Thursday, June 28, 2018

Kasih (Los Angeles, CA)

Kasih Restaurant
200 S Los Angeles St, Los Angeles, CA 90012
Thu 06/28/2018, 08:20p-10:40p

Kasih Exterior

Indonesian fare doesn't seem to get that much attention in LA, so I was looking forward to Kasih ("love"), a contemporary Indonesian cuisine spot in Downtown that opened on March 29th. The place is headlined by Chef Vindex Tengker, an 18-year veteran of the Four Seasons and celebrity chef of sorts who's made appearances on MasterChef Indonesia, Top Chef Indonesia, and Iron Chef Indonesia. Also involved are Ron Ancheta and Ray Harsono (Big Bali Truck, Acabar), while the kitchen is run on a day-to-day basis by Chef de Cuisine Zachary Hamel.

About the Chef: Hamel, for his part, is a native of Madison, Wisconsin. However, his parents were teachers at an international school, and thus he moved to Thailand when he was nine, spending four years abroad. He later returned to Madison and started cooking, eventually securing a position at Tory Miller's L'Etoile (generally considered the best restaurant in the City) in September 2008. Hamel stayed nine months before deciding to revisit Thailand. In 2010, he enrolled at the Le Cordon Bleu Dusit Culinary School in Bangkok, and during his time there, staged at David Thompson's widely-acclaimed Nahm, which was conveniently located nearby. After completing his studies in 2011, Hamel relocated to New York and, starting that September, cooked for a year at David Chang's Má Pêche.

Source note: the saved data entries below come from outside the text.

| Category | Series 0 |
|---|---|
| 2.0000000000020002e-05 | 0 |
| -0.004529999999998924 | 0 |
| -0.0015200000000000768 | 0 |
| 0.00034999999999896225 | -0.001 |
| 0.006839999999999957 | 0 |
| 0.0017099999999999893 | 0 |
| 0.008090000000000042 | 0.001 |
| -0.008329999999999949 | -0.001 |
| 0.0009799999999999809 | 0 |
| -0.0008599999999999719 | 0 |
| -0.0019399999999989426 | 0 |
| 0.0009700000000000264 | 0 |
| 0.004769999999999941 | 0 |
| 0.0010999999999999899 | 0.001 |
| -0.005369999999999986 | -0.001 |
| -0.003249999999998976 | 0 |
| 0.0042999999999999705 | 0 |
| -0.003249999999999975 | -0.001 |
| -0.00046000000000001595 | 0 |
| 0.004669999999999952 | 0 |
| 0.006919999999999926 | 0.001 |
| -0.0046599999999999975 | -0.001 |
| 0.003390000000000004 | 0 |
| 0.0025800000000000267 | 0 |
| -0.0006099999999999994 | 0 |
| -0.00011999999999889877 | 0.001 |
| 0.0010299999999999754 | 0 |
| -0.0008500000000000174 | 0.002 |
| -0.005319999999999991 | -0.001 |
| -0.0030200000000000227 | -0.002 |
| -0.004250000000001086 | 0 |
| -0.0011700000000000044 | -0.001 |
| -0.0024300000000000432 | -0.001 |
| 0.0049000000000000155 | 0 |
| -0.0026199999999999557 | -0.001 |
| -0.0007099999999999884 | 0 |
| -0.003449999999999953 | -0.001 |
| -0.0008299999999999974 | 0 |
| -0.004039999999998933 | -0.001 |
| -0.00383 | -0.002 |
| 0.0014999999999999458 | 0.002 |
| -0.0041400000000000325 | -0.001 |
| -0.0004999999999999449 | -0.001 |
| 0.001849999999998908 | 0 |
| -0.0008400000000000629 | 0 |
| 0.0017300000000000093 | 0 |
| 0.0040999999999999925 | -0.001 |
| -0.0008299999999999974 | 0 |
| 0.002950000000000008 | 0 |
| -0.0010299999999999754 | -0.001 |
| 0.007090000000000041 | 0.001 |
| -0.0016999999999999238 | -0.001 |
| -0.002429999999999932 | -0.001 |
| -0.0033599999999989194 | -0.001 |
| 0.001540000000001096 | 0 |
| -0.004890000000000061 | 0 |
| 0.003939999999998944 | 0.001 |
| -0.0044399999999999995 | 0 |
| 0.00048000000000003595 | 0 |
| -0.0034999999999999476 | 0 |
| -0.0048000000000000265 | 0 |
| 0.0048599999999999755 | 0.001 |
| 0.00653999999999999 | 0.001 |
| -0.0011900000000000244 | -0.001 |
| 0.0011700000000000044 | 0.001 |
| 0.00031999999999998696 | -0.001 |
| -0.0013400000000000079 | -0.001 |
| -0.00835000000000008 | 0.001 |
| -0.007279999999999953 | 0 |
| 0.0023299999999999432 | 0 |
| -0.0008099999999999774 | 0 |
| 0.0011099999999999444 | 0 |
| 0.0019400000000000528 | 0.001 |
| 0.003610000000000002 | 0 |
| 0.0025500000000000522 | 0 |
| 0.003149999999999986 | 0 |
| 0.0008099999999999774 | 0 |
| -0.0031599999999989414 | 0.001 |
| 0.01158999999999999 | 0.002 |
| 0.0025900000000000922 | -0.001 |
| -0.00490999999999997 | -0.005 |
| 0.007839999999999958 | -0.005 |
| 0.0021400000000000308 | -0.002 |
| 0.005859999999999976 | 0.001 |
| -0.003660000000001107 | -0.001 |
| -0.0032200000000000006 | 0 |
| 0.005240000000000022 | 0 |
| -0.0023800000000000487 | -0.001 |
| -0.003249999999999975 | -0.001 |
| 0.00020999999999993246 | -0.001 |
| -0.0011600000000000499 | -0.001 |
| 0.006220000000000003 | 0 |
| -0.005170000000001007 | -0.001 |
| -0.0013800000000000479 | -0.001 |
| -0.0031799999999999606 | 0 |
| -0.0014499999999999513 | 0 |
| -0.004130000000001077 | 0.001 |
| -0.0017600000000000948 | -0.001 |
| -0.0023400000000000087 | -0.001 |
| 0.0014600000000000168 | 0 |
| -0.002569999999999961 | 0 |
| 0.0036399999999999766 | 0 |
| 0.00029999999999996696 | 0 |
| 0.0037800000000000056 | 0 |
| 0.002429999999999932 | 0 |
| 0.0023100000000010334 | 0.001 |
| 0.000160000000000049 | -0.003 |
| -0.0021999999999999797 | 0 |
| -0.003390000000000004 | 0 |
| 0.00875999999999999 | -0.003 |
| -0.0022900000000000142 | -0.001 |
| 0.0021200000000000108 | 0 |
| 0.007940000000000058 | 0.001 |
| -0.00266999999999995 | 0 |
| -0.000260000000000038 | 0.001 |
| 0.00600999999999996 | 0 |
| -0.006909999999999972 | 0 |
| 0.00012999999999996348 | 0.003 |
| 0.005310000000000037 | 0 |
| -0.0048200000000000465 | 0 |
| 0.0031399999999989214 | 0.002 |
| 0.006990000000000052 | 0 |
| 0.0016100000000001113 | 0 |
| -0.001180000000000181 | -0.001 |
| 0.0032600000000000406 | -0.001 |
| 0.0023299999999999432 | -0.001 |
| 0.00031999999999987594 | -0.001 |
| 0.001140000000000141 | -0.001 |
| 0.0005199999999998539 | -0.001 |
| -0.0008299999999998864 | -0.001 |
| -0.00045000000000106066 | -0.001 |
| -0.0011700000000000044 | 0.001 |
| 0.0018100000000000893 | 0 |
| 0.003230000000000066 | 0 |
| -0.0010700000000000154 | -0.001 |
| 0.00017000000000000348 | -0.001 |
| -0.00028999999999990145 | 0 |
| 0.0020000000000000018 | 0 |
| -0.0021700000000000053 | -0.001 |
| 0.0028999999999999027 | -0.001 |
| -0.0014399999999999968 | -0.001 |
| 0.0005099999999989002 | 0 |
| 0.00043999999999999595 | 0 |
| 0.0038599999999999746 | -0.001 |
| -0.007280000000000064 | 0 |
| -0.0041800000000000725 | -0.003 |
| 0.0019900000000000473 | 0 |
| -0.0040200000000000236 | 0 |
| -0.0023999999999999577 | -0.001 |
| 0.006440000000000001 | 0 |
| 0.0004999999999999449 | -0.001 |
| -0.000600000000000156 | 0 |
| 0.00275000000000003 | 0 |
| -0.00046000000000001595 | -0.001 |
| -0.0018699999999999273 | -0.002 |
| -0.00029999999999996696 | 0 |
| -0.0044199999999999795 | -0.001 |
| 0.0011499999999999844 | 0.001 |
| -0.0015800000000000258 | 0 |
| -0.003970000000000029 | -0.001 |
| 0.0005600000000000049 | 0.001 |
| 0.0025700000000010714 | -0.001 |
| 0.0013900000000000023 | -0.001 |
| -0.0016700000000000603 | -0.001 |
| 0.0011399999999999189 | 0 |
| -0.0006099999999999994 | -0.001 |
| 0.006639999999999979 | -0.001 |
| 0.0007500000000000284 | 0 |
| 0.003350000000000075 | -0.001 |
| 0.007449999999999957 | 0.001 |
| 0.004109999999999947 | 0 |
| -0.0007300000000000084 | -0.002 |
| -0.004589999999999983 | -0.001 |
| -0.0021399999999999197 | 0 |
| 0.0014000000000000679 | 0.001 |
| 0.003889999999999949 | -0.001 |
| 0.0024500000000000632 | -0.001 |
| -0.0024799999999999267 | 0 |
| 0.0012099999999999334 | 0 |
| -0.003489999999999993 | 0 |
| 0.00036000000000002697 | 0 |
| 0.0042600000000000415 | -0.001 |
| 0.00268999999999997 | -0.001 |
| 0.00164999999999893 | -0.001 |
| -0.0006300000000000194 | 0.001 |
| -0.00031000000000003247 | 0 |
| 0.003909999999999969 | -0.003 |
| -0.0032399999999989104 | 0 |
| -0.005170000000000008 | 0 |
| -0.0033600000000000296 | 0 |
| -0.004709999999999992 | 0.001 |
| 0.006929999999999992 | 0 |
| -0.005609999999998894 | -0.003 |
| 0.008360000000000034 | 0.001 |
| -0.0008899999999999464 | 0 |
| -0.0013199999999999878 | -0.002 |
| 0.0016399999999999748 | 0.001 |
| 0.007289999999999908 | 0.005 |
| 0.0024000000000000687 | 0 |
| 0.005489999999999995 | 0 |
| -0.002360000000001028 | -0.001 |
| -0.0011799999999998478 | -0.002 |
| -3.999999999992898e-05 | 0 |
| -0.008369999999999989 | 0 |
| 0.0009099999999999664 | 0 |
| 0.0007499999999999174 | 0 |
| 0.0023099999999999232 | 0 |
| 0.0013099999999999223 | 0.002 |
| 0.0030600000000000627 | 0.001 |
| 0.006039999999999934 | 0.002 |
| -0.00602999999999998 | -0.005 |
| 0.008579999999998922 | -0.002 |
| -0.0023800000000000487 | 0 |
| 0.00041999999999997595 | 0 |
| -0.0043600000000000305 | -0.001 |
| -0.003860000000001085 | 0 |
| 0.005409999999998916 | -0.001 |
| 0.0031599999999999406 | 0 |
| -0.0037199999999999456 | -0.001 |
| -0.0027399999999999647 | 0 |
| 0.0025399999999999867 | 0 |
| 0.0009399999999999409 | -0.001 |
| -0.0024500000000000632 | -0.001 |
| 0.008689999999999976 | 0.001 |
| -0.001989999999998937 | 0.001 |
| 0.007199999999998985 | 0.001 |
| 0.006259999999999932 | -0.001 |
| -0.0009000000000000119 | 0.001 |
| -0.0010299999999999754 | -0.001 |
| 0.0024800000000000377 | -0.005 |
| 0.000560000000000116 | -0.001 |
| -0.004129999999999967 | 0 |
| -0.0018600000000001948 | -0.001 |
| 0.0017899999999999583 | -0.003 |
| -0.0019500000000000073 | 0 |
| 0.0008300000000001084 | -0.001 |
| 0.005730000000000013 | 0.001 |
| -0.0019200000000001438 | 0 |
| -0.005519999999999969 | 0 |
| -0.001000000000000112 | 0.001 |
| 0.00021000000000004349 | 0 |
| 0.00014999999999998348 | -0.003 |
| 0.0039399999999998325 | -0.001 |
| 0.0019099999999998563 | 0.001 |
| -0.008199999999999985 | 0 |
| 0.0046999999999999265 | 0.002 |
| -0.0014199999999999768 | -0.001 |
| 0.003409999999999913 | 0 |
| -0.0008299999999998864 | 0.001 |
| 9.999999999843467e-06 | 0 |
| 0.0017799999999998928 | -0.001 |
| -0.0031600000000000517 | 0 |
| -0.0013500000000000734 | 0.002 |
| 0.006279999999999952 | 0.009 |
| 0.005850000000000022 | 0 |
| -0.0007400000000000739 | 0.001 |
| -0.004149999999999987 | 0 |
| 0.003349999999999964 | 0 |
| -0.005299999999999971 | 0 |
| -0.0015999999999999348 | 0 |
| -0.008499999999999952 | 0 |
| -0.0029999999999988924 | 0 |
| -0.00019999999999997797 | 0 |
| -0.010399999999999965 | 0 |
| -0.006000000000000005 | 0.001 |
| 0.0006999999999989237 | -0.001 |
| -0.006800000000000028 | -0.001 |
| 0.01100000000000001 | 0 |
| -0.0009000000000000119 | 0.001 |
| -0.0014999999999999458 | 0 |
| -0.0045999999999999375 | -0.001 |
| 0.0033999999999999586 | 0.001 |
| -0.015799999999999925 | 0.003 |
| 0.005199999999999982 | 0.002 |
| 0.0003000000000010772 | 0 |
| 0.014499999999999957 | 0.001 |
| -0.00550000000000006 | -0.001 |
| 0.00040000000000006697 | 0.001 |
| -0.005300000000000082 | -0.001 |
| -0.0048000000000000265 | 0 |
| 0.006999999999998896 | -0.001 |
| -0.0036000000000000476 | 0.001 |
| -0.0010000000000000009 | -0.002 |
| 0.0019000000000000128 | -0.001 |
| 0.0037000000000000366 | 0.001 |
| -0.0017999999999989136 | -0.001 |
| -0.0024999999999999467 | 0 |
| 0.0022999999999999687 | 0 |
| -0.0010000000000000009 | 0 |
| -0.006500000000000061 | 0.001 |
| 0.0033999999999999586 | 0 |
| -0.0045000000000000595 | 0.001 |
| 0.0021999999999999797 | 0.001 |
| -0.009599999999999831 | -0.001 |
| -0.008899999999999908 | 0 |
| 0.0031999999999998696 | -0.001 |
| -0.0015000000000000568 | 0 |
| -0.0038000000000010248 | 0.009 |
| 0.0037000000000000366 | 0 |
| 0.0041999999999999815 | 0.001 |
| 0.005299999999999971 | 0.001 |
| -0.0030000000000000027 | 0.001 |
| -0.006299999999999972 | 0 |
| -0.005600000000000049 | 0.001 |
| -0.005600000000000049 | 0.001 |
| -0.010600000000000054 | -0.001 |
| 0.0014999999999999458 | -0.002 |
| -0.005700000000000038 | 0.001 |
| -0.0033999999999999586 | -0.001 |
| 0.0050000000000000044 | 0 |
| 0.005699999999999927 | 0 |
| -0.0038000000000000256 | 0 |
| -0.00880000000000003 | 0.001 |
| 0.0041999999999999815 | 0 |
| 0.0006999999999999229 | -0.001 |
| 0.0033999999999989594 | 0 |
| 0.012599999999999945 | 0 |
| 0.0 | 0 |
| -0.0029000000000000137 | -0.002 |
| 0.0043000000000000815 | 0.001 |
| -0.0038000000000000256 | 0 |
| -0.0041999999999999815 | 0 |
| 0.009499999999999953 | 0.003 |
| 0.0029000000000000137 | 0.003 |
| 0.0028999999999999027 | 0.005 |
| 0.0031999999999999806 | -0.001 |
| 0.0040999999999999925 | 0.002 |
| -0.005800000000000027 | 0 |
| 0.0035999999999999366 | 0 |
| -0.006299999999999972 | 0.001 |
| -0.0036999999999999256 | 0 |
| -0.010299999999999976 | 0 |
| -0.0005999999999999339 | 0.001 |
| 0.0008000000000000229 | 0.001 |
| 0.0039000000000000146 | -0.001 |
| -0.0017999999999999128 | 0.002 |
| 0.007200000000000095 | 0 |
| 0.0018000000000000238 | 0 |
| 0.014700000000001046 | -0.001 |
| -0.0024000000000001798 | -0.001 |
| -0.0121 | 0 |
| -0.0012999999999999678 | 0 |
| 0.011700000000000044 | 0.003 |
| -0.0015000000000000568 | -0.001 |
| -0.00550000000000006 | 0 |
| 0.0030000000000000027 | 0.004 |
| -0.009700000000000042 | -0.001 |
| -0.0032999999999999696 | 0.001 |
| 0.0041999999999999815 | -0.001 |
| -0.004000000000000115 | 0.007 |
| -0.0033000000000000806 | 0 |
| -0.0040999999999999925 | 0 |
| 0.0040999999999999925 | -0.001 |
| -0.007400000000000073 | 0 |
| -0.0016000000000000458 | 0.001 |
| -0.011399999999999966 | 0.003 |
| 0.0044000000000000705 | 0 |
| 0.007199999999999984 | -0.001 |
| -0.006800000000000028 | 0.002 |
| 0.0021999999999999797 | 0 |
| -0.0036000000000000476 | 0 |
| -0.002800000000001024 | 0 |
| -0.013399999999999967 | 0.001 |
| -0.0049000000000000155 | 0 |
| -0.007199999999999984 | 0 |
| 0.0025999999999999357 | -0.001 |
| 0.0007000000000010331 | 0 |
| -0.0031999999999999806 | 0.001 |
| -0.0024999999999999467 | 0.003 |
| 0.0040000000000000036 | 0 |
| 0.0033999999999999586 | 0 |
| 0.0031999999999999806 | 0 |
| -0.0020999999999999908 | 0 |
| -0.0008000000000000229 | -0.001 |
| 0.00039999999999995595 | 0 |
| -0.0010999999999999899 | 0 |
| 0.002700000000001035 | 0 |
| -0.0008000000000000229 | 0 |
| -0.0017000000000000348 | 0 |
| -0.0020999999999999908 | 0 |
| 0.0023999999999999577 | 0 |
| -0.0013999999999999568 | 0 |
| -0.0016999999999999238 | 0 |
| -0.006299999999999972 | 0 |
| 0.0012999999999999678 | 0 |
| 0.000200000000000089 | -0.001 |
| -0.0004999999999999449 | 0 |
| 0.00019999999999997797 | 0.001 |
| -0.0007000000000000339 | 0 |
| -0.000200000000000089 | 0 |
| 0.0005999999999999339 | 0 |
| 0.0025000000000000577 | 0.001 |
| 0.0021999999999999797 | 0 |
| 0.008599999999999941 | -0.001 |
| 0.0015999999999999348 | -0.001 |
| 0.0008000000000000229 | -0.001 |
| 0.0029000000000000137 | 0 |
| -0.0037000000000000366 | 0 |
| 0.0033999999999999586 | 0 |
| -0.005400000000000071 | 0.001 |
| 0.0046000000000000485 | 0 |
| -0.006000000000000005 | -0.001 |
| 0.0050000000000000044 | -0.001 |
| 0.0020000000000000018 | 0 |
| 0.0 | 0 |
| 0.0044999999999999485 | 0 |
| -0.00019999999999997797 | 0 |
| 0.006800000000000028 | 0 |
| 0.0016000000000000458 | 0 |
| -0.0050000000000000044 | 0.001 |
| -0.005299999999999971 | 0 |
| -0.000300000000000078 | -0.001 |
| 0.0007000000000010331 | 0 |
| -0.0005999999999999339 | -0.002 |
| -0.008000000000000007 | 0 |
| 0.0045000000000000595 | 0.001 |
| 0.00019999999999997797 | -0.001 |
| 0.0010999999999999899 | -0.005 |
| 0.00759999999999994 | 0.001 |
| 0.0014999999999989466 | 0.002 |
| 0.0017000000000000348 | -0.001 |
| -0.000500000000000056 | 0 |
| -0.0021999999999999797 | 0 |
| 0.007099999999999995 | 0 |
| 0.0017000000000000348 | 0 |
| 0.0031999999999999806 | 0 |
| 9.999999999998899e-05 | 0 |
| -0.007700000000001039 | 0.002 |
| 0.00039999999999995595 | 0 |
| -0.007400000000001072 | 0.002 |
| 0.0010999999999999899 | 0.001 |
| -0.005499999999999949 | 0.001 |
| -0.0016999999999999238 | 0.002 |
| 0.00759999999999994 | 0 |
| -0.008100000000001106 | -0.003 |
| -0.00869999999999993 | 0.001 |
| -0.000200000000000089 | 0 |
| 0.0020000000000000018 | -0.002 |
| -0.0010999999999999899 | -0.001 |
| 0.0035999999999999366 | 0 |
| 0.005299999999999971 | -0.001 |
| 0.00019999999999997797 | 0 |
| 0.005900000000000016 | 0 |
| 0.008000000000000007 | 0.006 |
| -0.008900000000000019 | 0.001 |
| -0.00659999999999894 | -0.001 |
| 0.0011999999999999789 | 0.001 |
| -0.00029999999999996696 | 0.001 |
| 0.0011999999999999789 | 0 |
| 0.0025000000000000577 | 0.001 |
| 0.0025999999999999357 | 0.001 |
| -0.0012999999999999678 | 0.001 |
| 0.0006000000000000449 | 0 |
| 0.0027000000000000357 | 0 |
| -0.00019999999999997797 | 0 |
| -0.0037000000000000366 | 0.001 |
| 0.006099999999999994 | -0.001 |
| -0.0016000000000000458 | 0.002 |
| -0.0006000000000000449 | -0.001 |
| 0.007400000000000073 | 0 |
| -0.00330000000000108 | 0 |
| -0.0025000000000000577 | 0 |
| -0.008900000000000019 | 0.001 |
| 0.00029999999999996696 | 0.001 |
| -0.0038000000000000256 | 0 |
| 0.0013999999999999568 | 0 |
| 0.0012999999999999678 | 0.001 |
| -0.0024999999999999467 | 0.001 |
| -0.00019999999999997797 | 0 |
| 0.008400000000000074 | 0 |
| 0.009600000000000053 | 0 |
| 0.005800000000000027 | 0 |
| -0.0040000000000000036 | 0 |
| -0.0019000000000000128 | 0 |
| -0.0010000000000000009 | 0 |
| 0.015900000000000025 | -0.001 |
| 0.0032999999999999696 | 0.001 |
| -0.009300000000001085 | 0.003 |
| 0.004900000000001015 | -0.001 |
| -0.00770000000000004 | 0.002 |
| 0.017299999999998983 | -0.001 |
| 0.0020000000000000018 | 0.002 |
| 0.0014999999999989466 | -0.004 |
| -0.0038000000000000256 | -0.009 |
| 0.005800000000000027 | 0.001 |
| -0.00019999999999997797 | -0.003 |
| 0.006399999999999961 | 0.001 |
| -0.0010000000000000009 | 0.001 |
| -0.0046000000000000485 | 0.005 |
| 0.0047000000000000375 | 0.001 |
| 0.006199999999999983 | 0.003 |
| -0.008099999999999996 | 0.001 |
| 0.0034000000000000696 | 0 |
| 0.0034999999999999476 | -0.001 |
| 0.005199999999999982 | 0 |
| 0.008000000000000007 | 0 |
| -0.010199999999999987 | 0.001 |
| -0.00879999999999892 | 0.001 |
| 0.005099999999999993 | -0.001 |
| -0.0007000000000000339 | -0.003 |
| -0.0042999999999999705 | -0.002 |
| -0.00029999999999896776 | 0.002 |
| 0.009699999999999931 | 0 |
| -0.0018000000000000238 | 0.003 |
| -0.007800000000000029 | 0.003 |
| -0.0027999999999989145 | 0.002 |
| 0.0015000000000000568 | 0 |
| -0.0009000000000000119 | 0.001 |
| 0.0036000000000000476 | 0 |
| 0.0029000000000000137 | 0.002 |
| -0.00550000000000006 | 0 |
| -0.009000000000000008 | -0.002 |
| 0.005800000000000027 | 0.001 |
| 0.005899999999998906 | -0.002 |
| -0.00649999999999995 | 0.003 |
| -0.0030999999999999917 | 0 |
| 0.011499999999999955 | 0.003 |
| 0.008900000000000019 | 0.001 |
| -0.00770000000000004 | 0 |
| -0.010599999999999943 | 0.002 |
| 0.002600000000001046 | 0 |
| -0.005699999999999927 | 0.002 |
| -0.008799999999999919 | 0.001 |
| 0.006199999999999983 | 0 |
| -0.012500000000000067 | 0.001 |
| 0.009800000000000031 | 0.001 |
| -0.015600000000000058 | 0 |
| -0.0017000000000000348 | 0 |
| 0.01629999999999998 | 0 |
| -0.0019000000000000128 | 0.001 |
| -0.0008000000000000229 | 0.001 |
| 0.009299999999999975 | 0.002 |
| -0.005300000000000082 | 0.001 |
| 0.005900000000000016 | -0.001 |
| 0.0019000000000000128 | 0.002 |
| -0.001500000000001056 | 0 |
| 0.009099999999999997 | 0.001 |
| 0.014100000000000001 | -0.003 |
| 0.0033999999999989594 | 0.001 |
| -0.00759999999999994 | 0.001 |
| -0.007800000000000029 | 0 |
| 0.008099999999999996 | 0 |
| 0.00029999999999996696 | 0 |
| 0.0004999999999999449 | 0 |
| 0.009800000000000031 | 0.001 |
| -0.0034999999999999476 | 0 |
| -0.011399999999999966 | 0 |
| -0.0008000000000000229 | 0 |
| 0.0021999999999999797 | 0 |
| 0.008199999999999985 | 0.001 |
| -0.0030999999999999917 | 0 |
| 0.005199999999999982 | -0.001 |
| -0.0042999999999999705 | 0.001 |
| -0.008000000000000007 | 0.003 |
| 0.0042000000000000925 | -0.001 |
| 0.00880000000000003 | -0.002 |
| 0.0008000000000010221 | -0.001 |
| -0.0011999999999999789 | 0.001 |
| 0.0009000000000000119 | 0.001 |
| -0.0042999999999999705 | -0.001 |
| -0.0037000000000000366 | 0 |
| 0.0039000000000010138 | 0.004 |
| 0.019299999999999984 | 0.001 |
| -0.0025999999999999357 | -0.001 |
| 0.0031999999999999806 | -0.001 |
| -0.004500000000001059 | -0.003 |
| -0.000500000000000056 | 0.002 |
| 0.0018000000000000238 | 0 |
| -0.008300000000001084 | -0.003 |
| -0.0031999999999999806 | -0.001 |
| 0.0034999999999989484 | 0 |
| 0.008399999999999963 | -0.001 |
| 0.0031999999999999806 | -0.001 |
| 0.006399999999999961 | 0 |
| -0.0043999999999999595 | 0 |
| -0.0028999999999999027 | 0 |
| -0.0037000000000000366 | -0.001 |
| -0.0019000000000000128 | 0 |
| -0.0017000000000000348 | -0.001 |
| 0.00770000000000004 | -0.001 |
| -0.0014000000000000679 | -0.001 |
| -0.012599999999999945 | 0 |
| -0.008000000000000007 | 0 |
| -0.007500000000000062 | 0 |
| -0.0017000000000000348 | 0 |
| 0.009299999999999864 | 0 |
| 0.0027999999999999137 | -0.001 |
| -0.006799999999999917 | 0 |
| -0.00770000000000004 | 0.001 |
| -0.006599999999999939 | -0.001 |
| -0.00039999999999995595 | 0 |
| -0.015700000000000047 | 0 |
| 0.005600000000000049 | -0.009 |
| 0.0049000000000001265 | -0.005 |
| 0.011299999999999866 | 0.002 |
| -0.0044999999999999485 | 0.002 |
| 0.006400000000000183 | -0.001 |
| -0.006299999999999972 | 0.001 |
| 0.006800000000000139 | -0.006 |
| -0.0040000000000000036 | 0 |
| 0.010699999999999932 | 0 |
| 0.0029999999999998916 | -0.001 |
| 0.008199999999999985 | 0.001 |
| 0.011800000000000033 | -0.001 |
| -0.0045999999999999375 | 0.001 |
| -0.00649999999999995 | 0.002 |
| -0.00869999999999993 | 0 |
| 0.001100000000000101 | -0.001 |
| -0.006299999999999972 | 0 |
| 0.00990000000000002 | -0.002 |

In October 2012, he went to Sydney and took on a station chef position at Ms.G's, an Asian fusion joint, and in April 2013, switched over to the longstanding Sailors Thai. That gig didn't last too long though, and so in April 2014 he was back Stateside, working as a tournant at L'Etoile once again. Hamel left Wisconsin for good at the end of that year, deciding to make LA his new home. He became a sous at Louis Tikaram's E.P. & L.P. in Hollywood at the start of 2015, and would stay there until last June, when he joined the Kasih team. In preparation for the restaurant's debut, he spent four months in Jakarta, Bandung, and Bali, training with Chef Tengker and learning about Indonesia's cuisine.

Kasih Interior
Kasih resides on the ground floor of the AVA Little Tokyo apartment building. It's a handsome, though oddly-lit space (everything was purple when we started the meal), and there's also quite a bit of seating outdoors. Total capacity is around 120.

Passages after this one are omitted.